Increases in Heart Rate Variability Signal Improved Outcomes in Rapid Response Team Consultations: A Cohort Study

Cardiol Res Pract. 2018 Mar 1:2018:1590217. doi: 10.1155/2018/1590217. eCollection 2018.

Abstract

Background: Reduced heart rate variability (HRV) indicates dominance of the sympathetic system and a state of "physiologic stress." We postulated that, in patients with critical illness, increases in HRV might signal successful resuscitation and improved prognosis.

Methods: We carried out a prospective observational study of HRV on all patients referred to the rapid response team (RRT) and correlated with serial vital signs, lactate clearance, ICU admission, and mortality.

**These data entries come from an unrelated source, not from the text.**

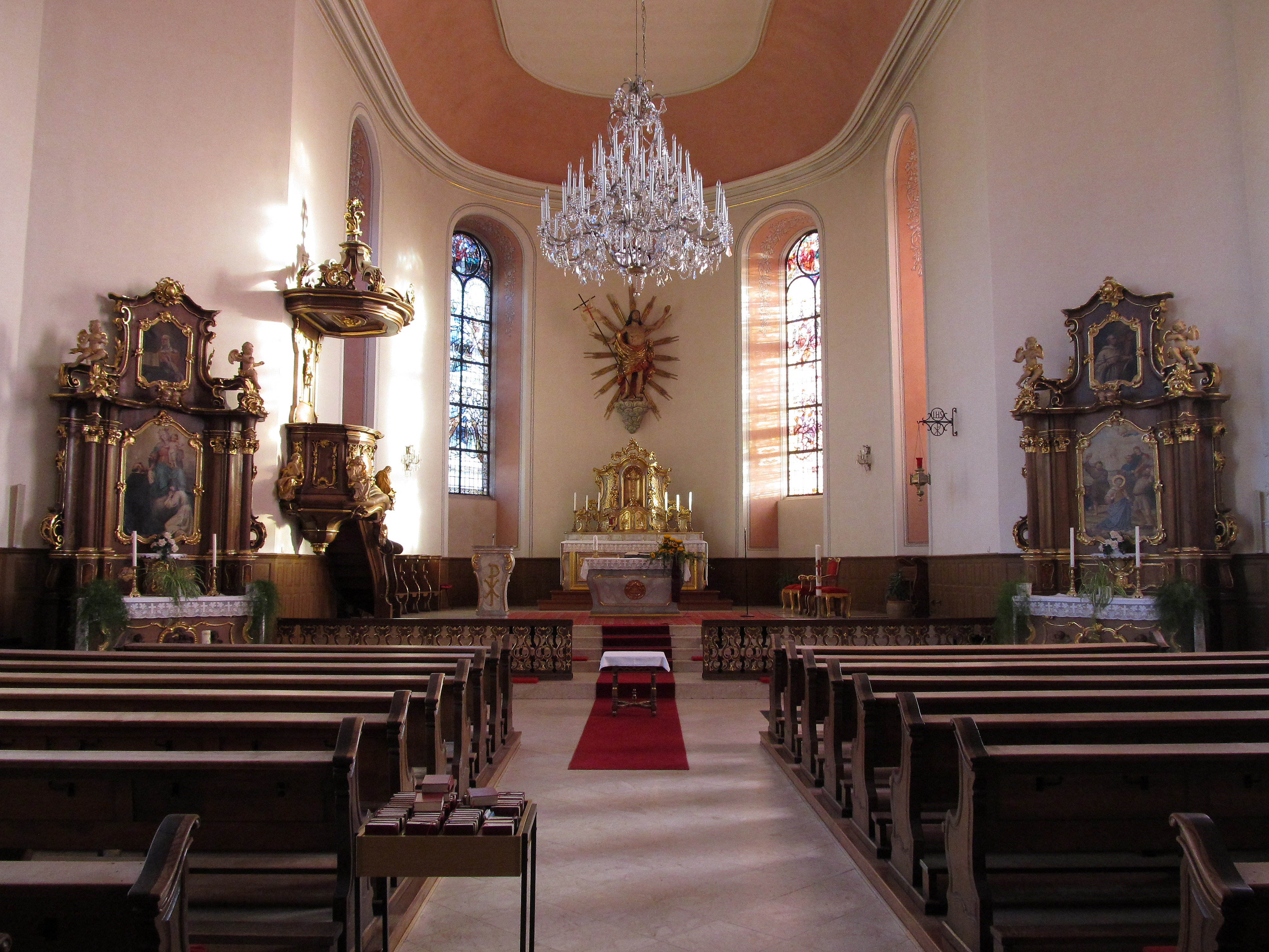 Blick ins Innere der katholischen Pfarrkirche St. Stephan in Illingen, Saarland
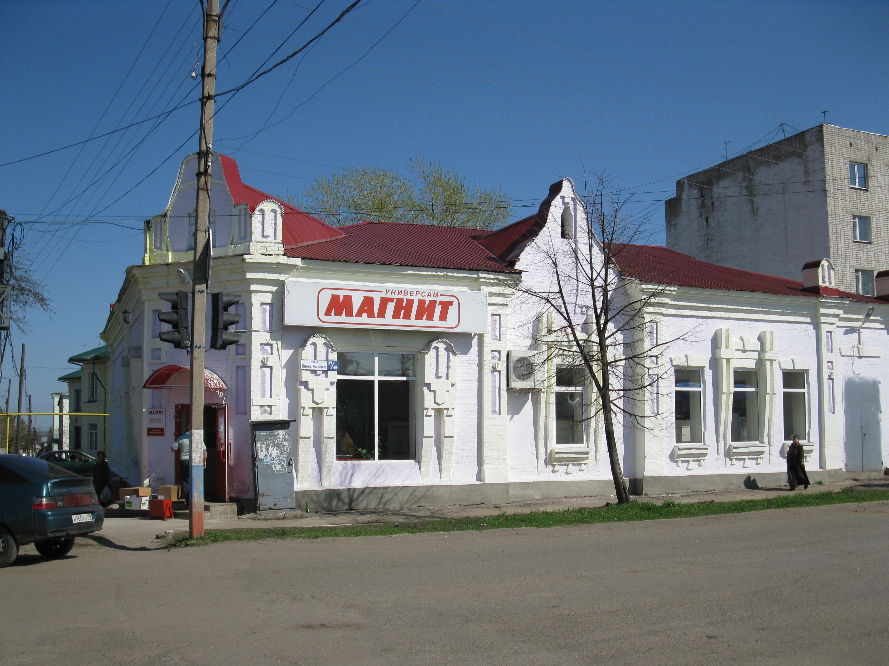 Бывший кинотеатр "АРС"
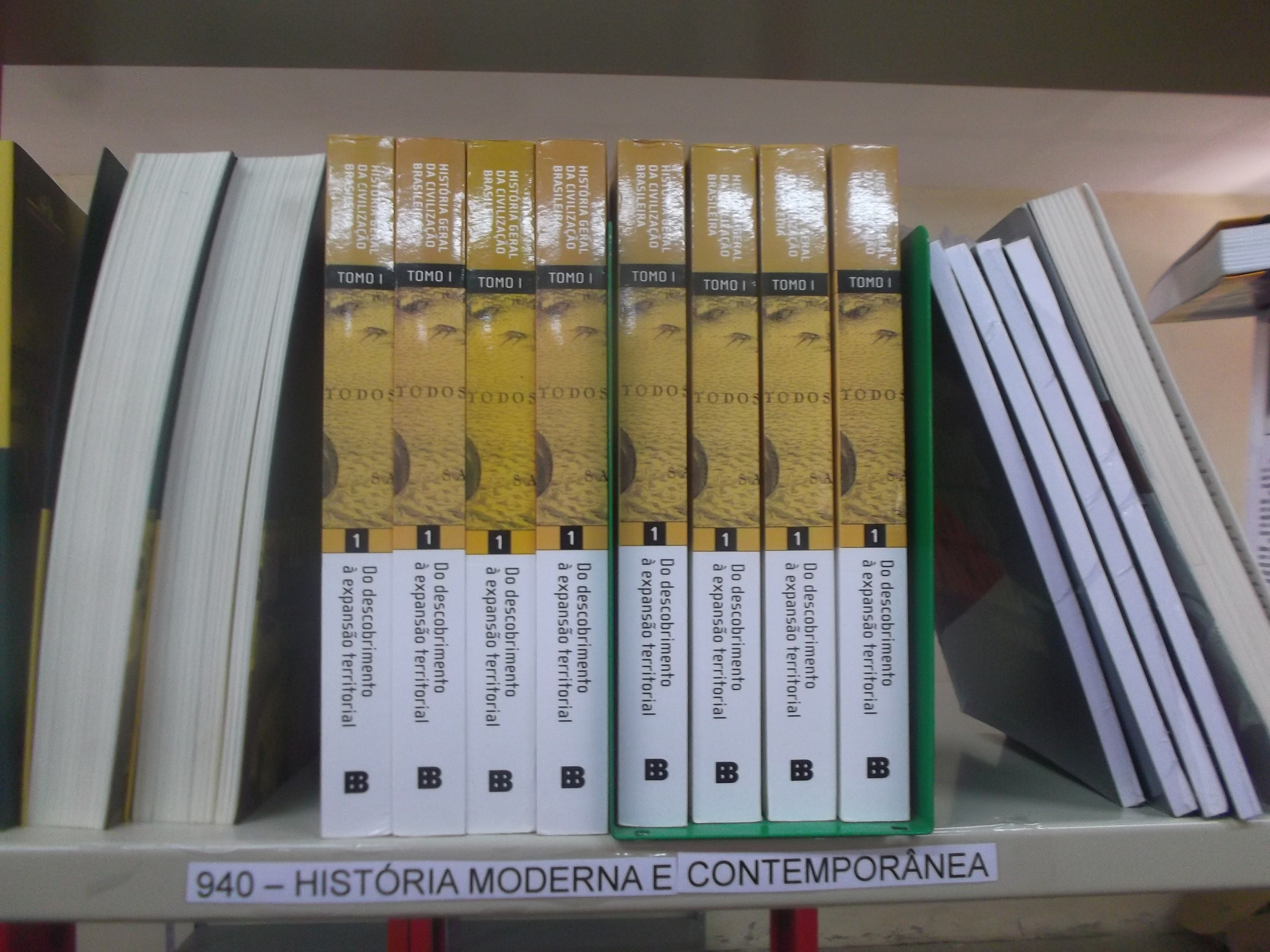 Voumes da coleção História Geral da Civilização Brasileira numa biblioteca universitária da Universidade Estadual do Piauí.
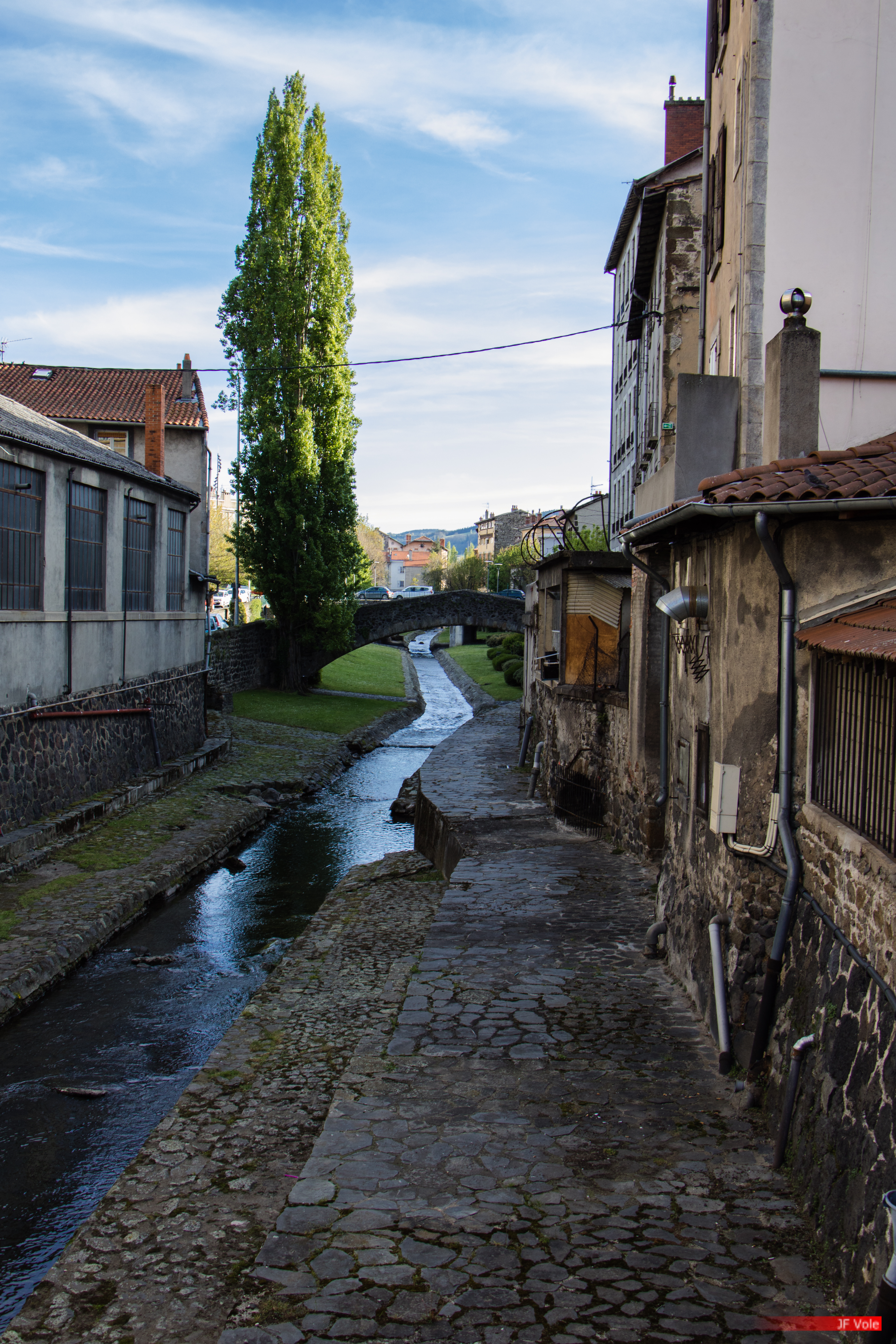 Le Dolaizon au Puy-en-Velay

Results: Ninety-one patients were studied. Significantly higher HRV was observed in patients who achieved physiological stability and did not need ICU admission: ASDNN 19 versus 34.5, p=0.032; rMSSD 13.5 versus 25, p=0.046; mean VLF 9.4 versus 17, p=0.021; mean LF 5.8 versus 12.4, p=0.018; and mean HF 4.7 versus 10.5, p=0.017. ROC curves confirmed the change in very low frequencies at 2 hours as a strong predictor for ICU admission with an AUC of 0.772 (95% CI 0.633, 0.911, p=0.001) and a cutoff value of -0.65 associated with a sensitivity of 78.6% and a specificity of 61%.

Conclusions: Reduced HRV, specifically VLF, appears closely related to greater severity of critical illness, identifies unsuccessful resuscitation, and can be used to identify consultations that need early ICU admission.